The line containing "sample: Lung epithelial" marks the end: copy exactly every line from the start of the records below up to and including it, leaving out pictures.

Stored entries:
-- Opening Marker --

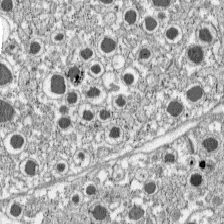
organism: C57BL Mouse
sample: Pancreatic islet
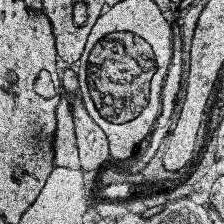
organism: Human
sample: Temporal Lobe
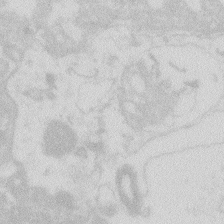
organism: Zebrafish
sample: Macrophage
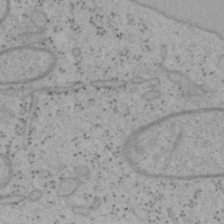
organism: Human
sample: HeLa cells
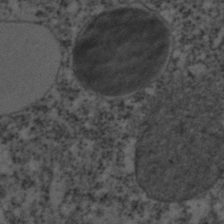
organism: C. elegans
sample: C. elegans embryo
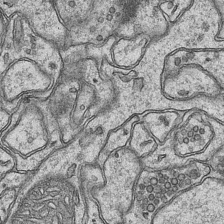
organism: Mouse
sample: CA1 Hippocampus
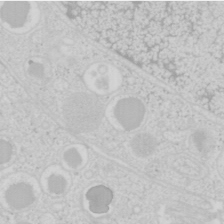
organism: Mouse
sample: Pancreas
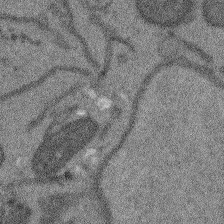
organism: Arabidopsis thaliana
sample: Root tip
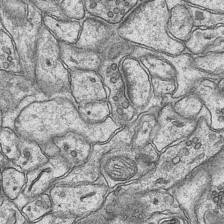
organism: Mouse
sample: CA1 Hippocampus
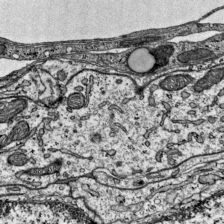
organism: Mouse
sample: Visual Cortex
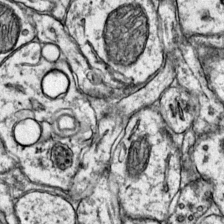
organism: Mouse
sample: Primary visual cortex
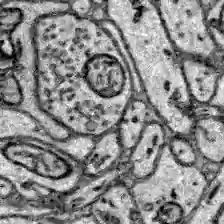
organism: Zebrafish
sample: Brain
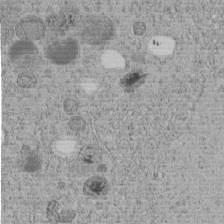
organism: C. elegans
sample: C. elegans embryo early stage
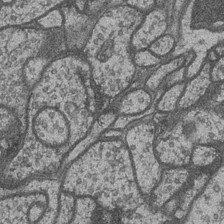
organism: Drosophila
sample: Optic medulla
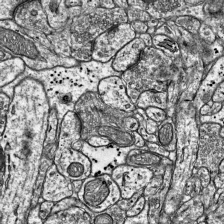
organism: Mouse
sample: Visual Cortex
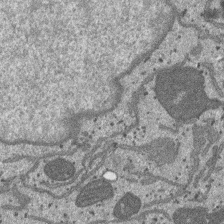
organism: Human
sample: Lung epithelial cells infected with SARS-CoV-2
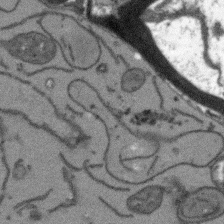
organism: Arabidopsis thaliana
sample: Root tip
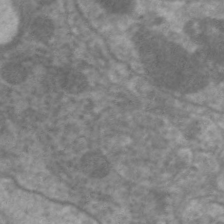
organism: C. elegans
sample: Pharynx
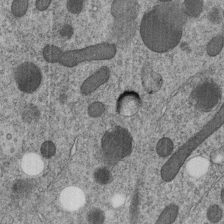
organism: C. elegans
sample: C. elegans embryo early stage
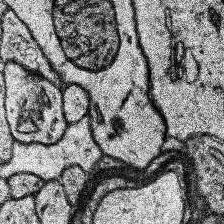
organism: Human
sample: Temporal Lobe
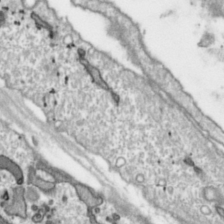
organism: Toxoplasma gondii
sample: Parasites in a vacuole inside a host cell
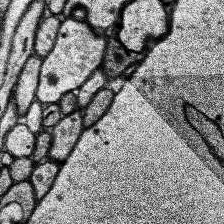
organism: Human
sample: Temporal Lobe
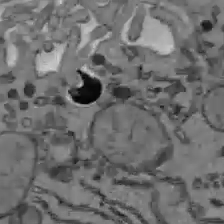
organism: C57BL Mouse
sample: Liver
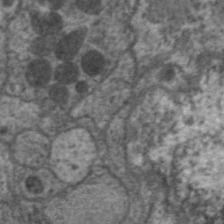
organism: C. elegans
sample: Pharynx
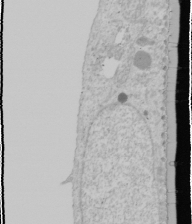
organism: Human
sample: Mitochondria in U2OS cells
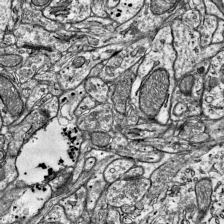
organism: Mouse
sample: Visual Cortex
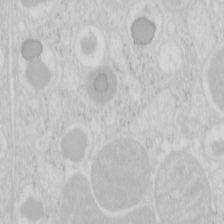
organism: Mouse
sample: Pancreas
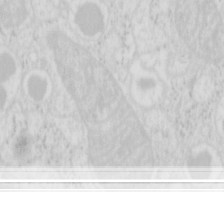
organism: Mouse
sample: Pancreas
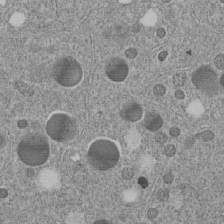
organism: C. elegans
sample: C. elegans embryo early stage
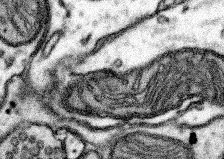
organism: Mouse
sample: Somatosensory cortex neuropil
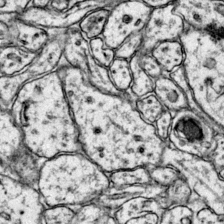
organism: Mouse
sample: Primary visual cortex
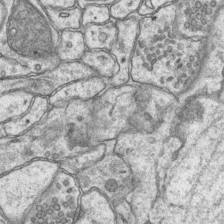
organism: Mouse
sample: CA1 Hippocampus

-- Closing Marker --

→ Exercise output:
organism: C57BL Mouse
sample: Pancreatic islet
organism: Human
sample: Temporal Lobe
organism: Zebrafish
sample: Macrophage
organism: Human
sample: HeLa cells
organism: C. elegans
sample: C. elegans embryo
organism: Mouse
sample: CA1 Hippocampus
organism: Mouse
sample: Pancreas
organism: Arabidopsis thaliana
sample: Root tip
organism: Mouse
sample: CA1 Hippocampus
organism: Mouse
sample: Visual Cortex
organism: Mouse
sample: Primary visual cortex
organism: Zebrafish
sample: Brain
organism: C. elegans
sample: C. elegans embryo early stage
organism: Drosophila
sample: Optic medulla
organism: Mouse
sample: Visual Cortex
organism: Human
sample: Lung epithelial cells infected with SARS-CoV-2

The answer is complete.